Sunday, May 13, 2012

How Are Gun Rights God-Given And Inalienable?

Our friends over at Ammoland have the explanation.

And the short answer is that part of the foundation for keeping and bearing arms rests in laws that lend order to nature. These are laws that God ordained and implemented just as certainly as he implemented and ordained the moral law (the 10 Commandments). This point is worth explaining because it’s fundamental to an understanding of how our inalienable rights flow to us from God rather than from government. As such, the foundation of those rights transcends government, which is why the right to keep and bear arms “shall not be infringed.”

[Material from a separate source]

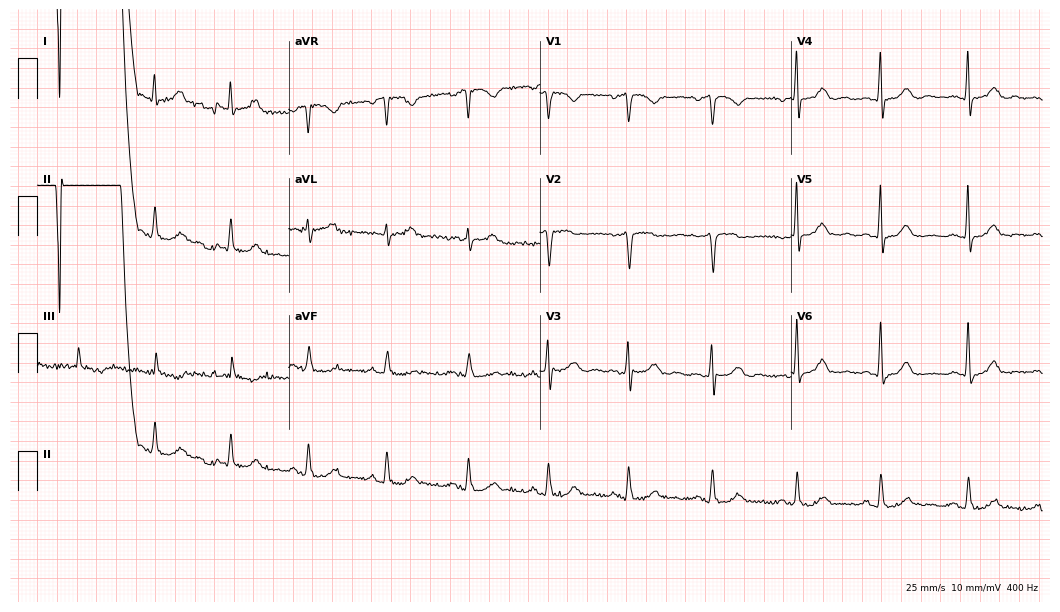
Resting 12-lead electrocardiogram (10.2-second recording at 400 Hz). Patient: a 62-year-old male. Read as a normal ECG.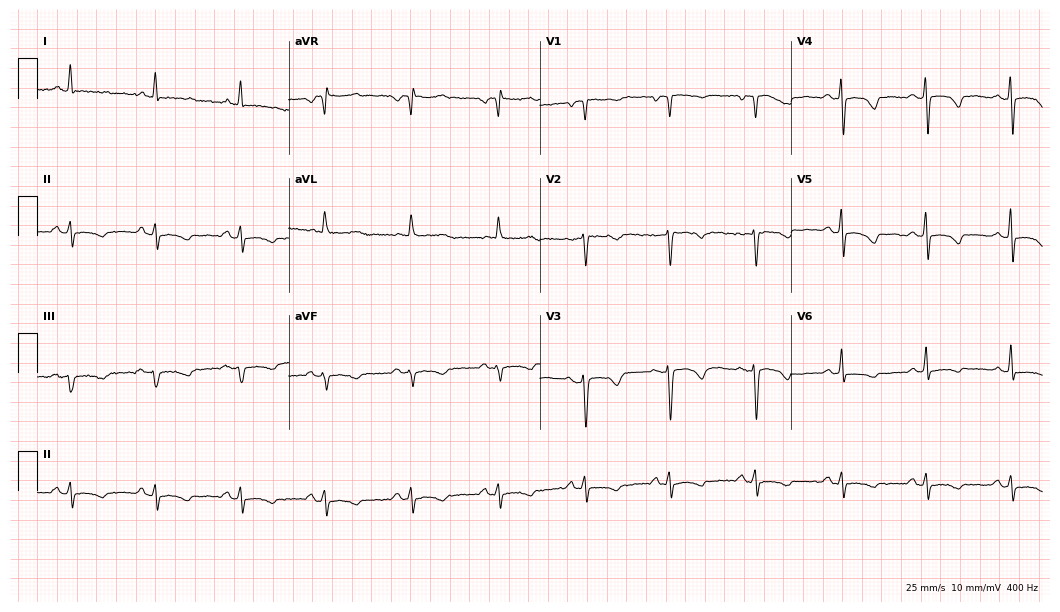
Resting 12-lead electrocardiogram (10.2-second recording at 400 Hz). Patient: a female, 52 years old. Read as a normal ECG.

There are two sets of law authored and maintained by God: Divine Law, consisting of the 10 Commandments and the outworking of those commandments in the New Testament, and Natural Law, consisting of the order intrinsic to nature and the universe around it. We know Divine Law from reading the Bible, and we know aspects of Natural Law because it is written upon our hearts and consciences. The Apostle Paul indicated this in Romans 2:14-15: “When Gentiles, who do not have the law, do by nature things required by the law, they are a law for themselves, even though they do not have the law. They show that the requirements of the law are written on their hearts, their consciences also bearing witness.”
My response:


  • This is one of those “If you agree no explanation is necessary, if you don’t agree no explanation is possible” kinda things.

    The way I look at it is this.

    1. right to life
    2. right to self-defense
    3. right to own and carry a particular inanimate object called a gun.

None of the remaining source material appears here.